South American applications — e.g. Curitiba — have broad ‘Boulevards’ that separate Village-scale Superblocks.

C’VILLE does not have the Critical Mass to support any of these spacial distribution strategies.

What happened to the Street Car / Trolley idea for C’VILLE?

(Sean Tubbs of Charlottesville Tomorrow provided information on the Trolley proposal and provided other resource links in the original string which are very helpful.)

Following a post concerning the need for a “compelling vision”

EMR noted (again with editing for clarification):

The “compelling vision” must be a vision of future, functional settlement pattern, not of this or that Mobility and Access system. The Mobility and Access System comes after there is a decision on the desired settlement pattern.

This comment was misinterpreted by a commentor as being a suggestion that: “unless the plan is to Nuke C’VILLE and start all over”

There is a pervasive misunderstanding that it is hard to evolve functional settlement patterns from those that exist now.

Human settlement patterns are organic systems and they are continually evolving. The problem is that current Agency and Enterprise projects, programs, incentives and controls are not geared to evolving functional settlement patterns because alternatives make more money and / or gain more benefit for some in the short term.

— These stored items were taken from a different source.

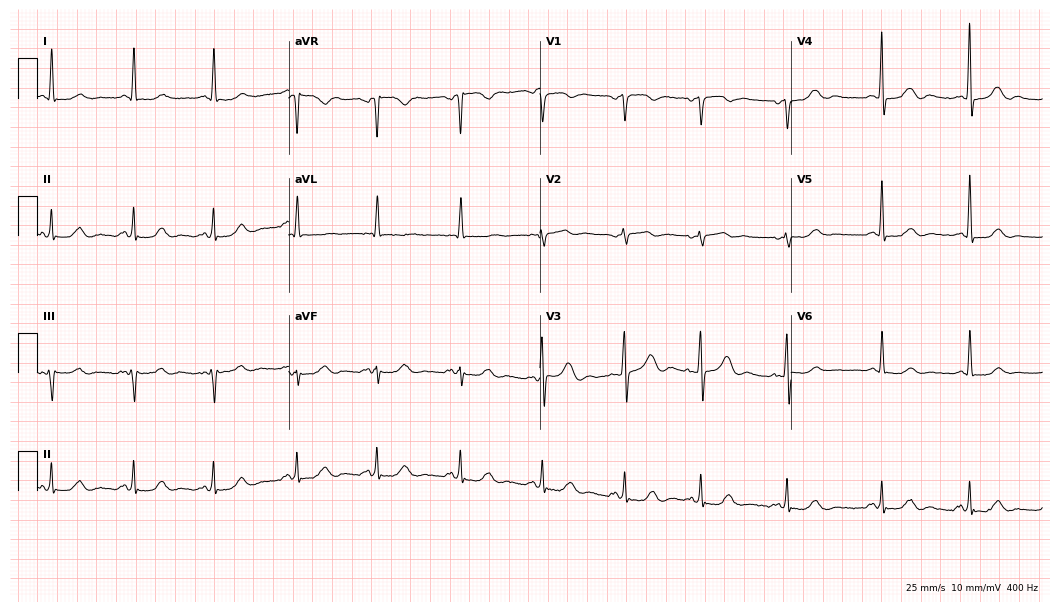
Standard 12-lead ECG recorded from a 76-year-old female (10.2-second recording at 400 Hz). None of these six findings is recorded: first-degree AV block, right bundle branch block (RBBB), left bundle branch block (LBBB), sinus bradycardia, atrial fibrillation (AF), sinus tachycardia.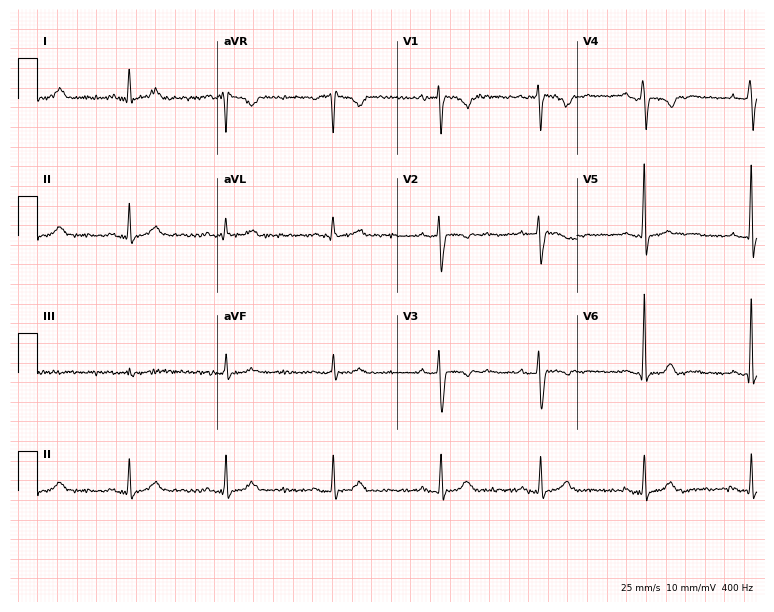
ECG (7.3-second recording at 400 Hz) — a 32-year-old woman. Screened for six findings — first-degree AV block, right bundle branch block, left bundle branch block, sinus bradycardia, atrial fibrillation, sinus tachycardia — none is recorded.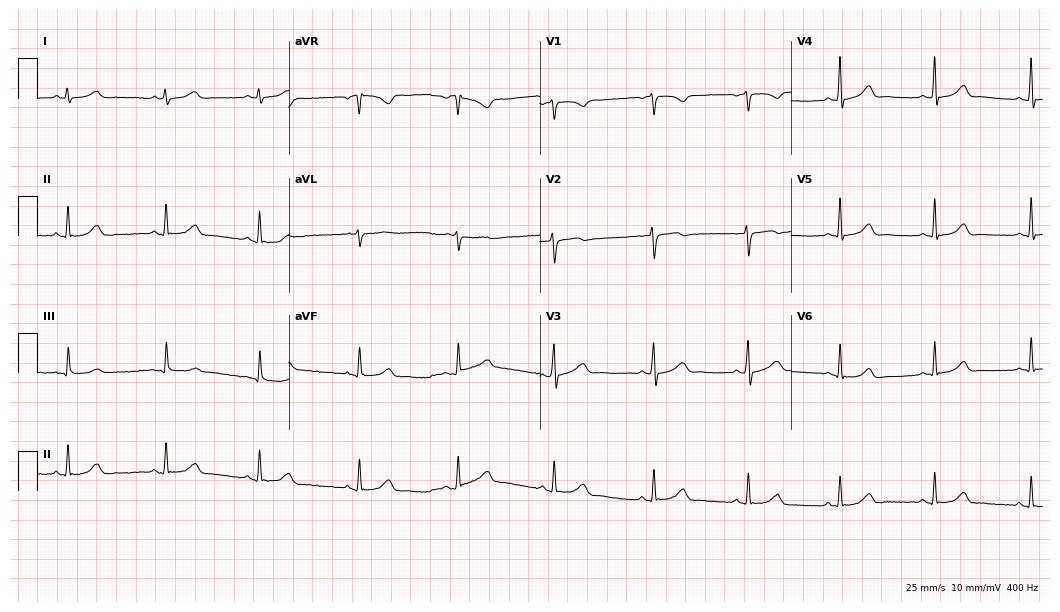
Electrocardiogram, a female patient, 35 years old. Overall reading on record: normal ECG.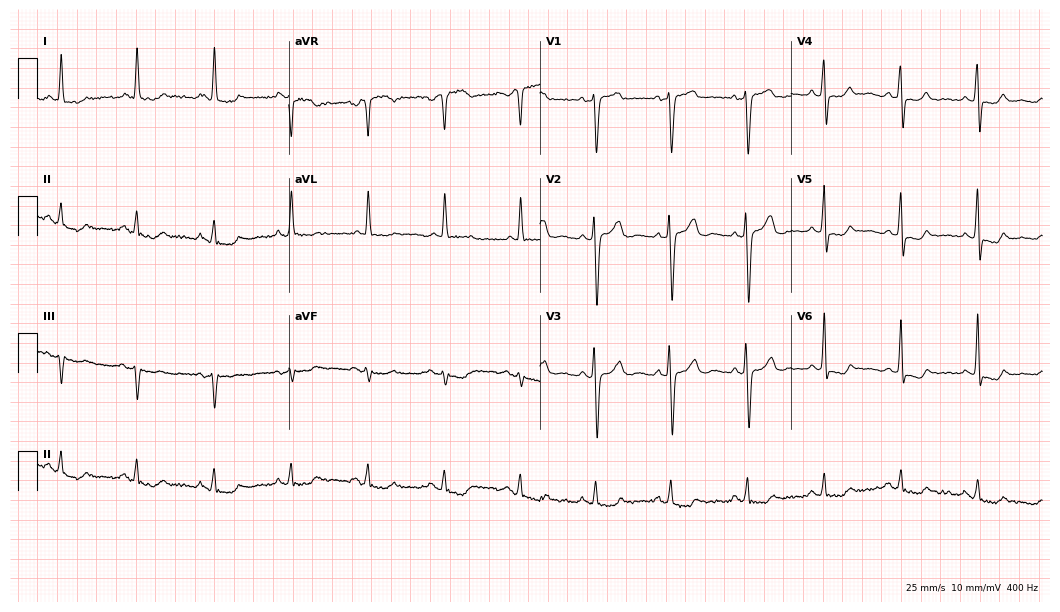
ECG (10.2-second recording at 400 Hz) — a male patient, 76 years old. Screened for six findings — first-degree AV block, right bundle branch block (RBBB), left bundle branch block (LBBB), sinus bradycardia, atrial fibrillation (AF), sinus tachycardia — none is recorded.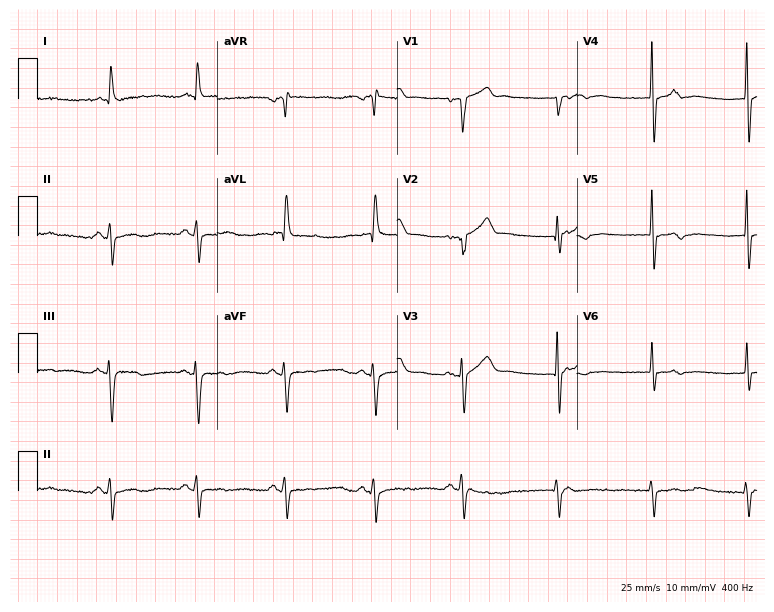
12-lead ECG from a male, 75 years old (7.3-second recording at 400 Hz). No first-degree AV block, right bundle branch block, left bundle branch block, sinus bradycardia, atrial fibrillation or sinus tachycardia recorded for this tracing. Findings outside these six are not listed.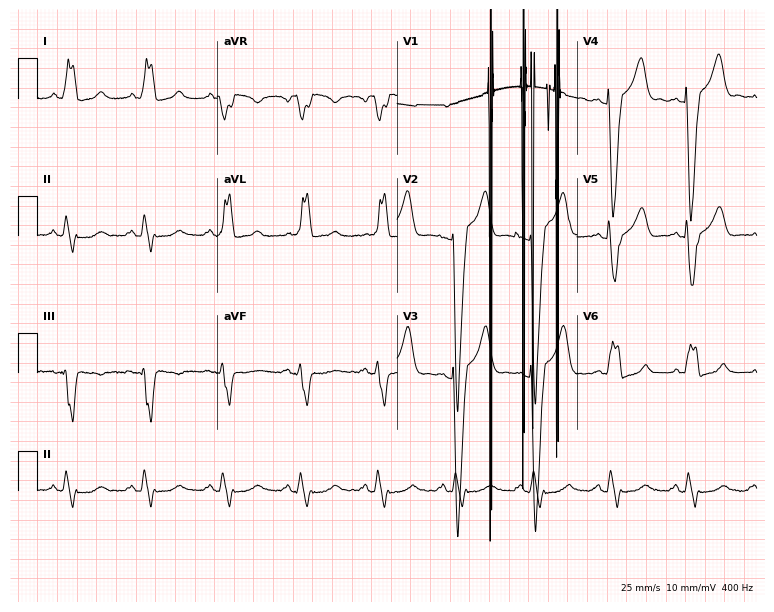
ECG (7.3-second recording at 400 Hz) — a 66-year-old woman. Screened for six findings — first-degree AV block, right bundle branch block, left bundle branch block, sinus bradycardia, atrial fibrillation, sinus tachycardia — none is recorded.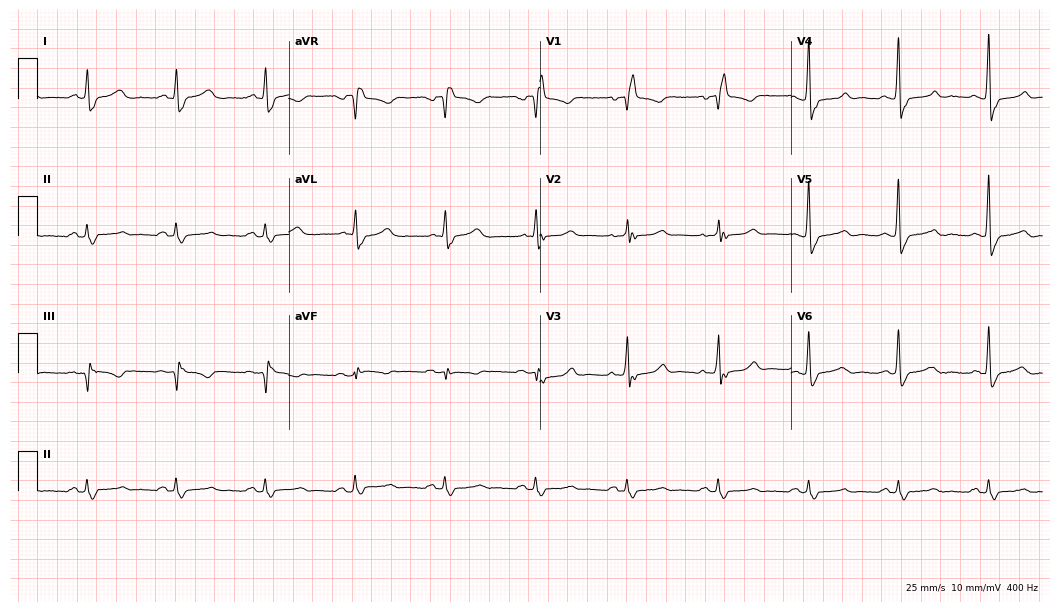
Standard 12-lead ECG recorded from a 70-year-old male patient. The tracing shows right bundle branch block (RBBB).

“how does C’VILLE or any area that already exists and cannot be torn down and recreated – evolve to more optimal settlement pattern?”

(See above)

“If I understand EMR correctly, it is futile to be thinking in terms of different ways of accomplishing access and mobility if the settlement pattern itself is dysfunctional.”

(No, it means that the first step is to create a plan for functional settlement patterns.)

(It also means that it is futile to try to spend money on a shared-vehicle system in hopes that a functional settlement pattern will just evolve due to the new system. The settlement pattern and the Mobility and Access system must be planned and evolve together.)

There are many individuals and several groups that would like to see a clear rendition of what the shape of the future should be in Greater Charlottesville / Albemarle

Once those images are clearly articulated, a number of shared vehicle systems should be examined to see which (one or more) systems best serve these settlement patterns.

One of the many weaknesses of the Blog format is that posters, commentors and readers must be ever vigilant lest intentional or unintentional attempts to misinterpret comments mislead those who are seeking an understanding of complex issues related to human settlement patterns.

Comments on the original C’ville post by Jim Bacon and especially on the proceeding post by Jim titled “Heavy Rail and Flying Pigs” are prime examples of comments by those who have an agenda to (and/or are paid to) confuse and confound useful dialogue.

Our thanks to those who were confused by the comments and contacted us directly for clarification.

We hope this clarification is of use to those who are trying to bring functional settlement patterns in the Charlottesville – Albemarle Subregion.